Not sure I am following what you are trying to accomplish - and whether or not your 'staging' table is actually being utilized the way I think.
If the goal is to extract data from your source system - and only insert/update changed data into your destination - then there are a couple of options:
- Extract from source - load to staging table on destination - MERGE to target
- Extract from source - load to staging table on destination - UPSERT to target
- Extract from source - use SCD transformation in SSIS to INSERT/UPDATE to target
For Items 1 and 2 - truncate the staging table - use a simple data flow from the source system to the destination system into a staging table. Use a SQL Execution task to execute a stored procedure on the destination system that performs either a MERGE or UPSERT (INSERT/UPDATE) to the final target table.

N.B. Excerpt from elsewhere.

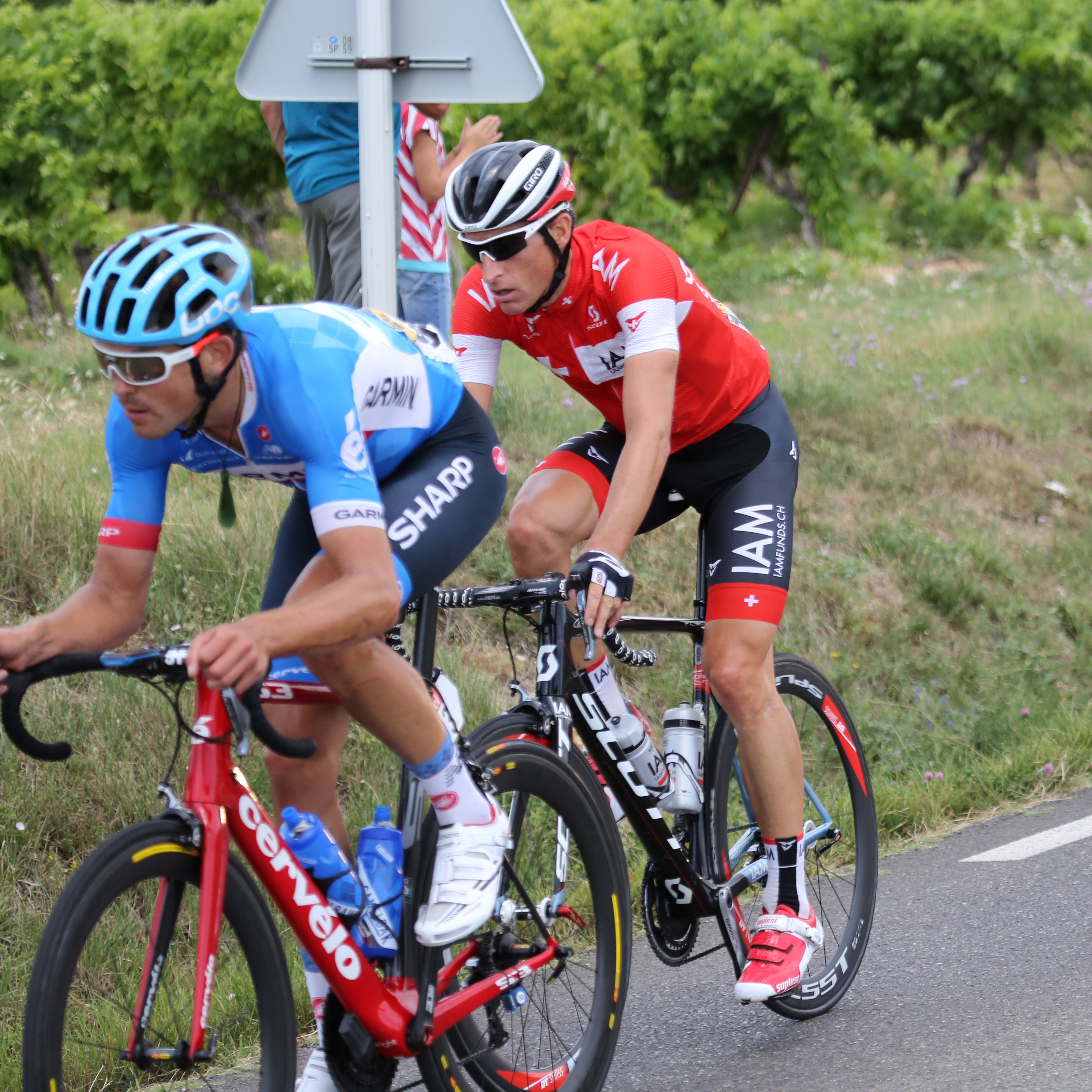 Das Fluchtduo mit Jack Bauer und Martin Elmiger auf der Route de Roussillon (D2) während der 15. Etappe der Tour de France 2014

For Item 3 - use the SCD transformation, define the source table/query - the destination table - the defined business keys and SSIS will build the data flow as insert/update operations based on the existence of those business keys in the destination.

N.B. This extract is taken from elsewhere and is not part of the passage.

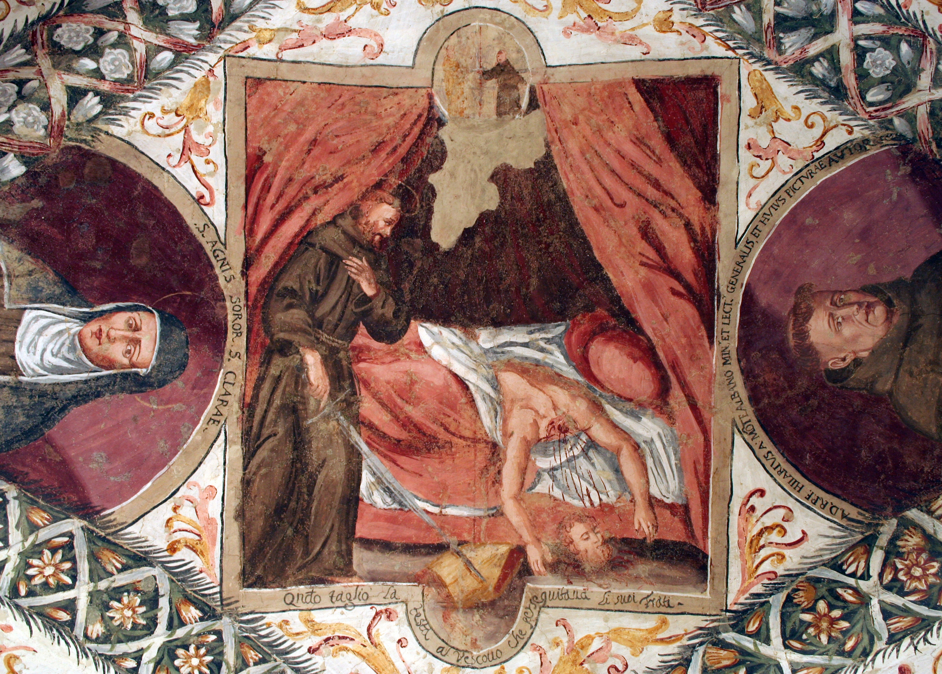 Autore:Rocco Stasi. Fonte: fatta da me. Descrizione: Convento di S. Antonio di Padova (1491) - quadriportico - affreschi realizzati dal pittore tricaricese Cesare Scerra tra il 1647 ed il 1650. Raffigurazione metaforica di una scena di vita di S. Francesco d'Assisi.

For any of these - you need to evaluate whether or not you want to update the data that already exists - and what determines that the data should be updated. For example - for MERGE you would add criteria on the WHEN MATCHED:
WHEN MATCHED
AND (
target.column1 <> source.column1
OR target.column2 <> source.column2
)
THEN
UPDATE ...
For an UPSERT:
BEGIN TRANSACTION;
UPDATE t
SET ...
FROM target t
JOIN source s ON s.key = t.key
WHERE t.column1 <> s.column1
OR t.column2 <> t.column2
INSERT INTO target
SELECT ...
FROM source s
WHERE NOT EXISTS (SELECT * FROM target t WHERE t.key = s.key)
COMMIT TRANSACTION;
For the UPSERT method - I would recommend putting the whole thing inside a try/catch block with error checking to about the transaction if either the update or insert fails.
Extracting a million rows from the source shouldn't be an issue - unless there is a performance problem pulling that much data across the network. If that is the case, it doesn't matter what method - you are going to have the same performance issue.